Only a signal shown and a distant voice in the darkness;
So on the ocean of life, we pass and speak one another,
Only a look and a voice, then darkness again and a silence."
She.—And what recalled the poem?
He.—I was thinking of the people whom we meet, and who "speak us in the passing." People whom we may never meet again, but whom we never can forget.

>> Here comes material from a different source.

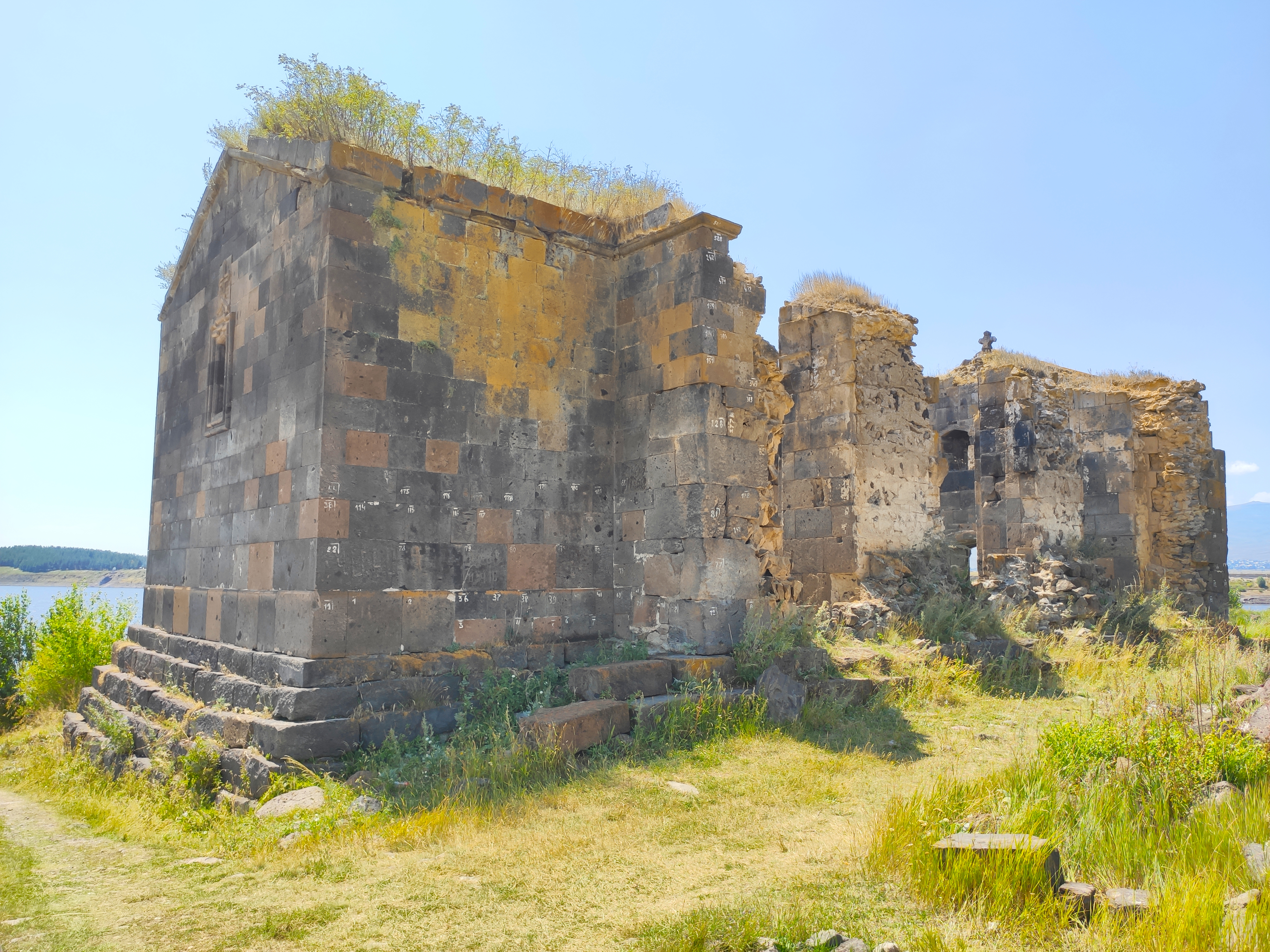 Ս․ Պողոս-Պետրոս եկեղեցին Զովունի հին բնակատեղիում

She.—That intangible something which makes us wish to become more closely associated with our newly-made acquaintance,—what is it? It is indefinable. We meet some one at the theater, at the club, at the social function, and there lingers with us for many days, the remembrance of the few brief moments in which we felt that we were as "twin spirits moving musically to a lute's well ordered law." Strange as it may seem, we live in a world of people,—people to the right of us, people to the left of us, everywhere about us, and only here and there a kindred spirit in whose moral and mental atmosphere we bask as in the rays of sunshine. This something that makes us feel that only the element of time is needed to make of our newly-formed acquaintance a friend that shall last through life,—what is it? A warm hand clasp, a friendly word, and in one brief moment that mysterious something that clouds the soul, is thrown aside, and in our sky a new star appears as fixed as Polaris in the heavens.
When we have an experience of this kind, although we may have interchanged but few words with our new friend, we feel intuitively that we could spend many hours together and that we should never tire of exchanging ideas.
He.—Yes; but does this not presuppose a mind stored with those "treasured thoughts" about which we were speaking in our last conversation?
She.—Possibly, in a sense; but first of all, it presupposes harmony of taste, of feeling, of ideas. This does not mean, of course, that each shall agree with the other in all essentials, but that each shall have the same broad and intelligent way of looking at a subject, and a consideration each for the other's opinions.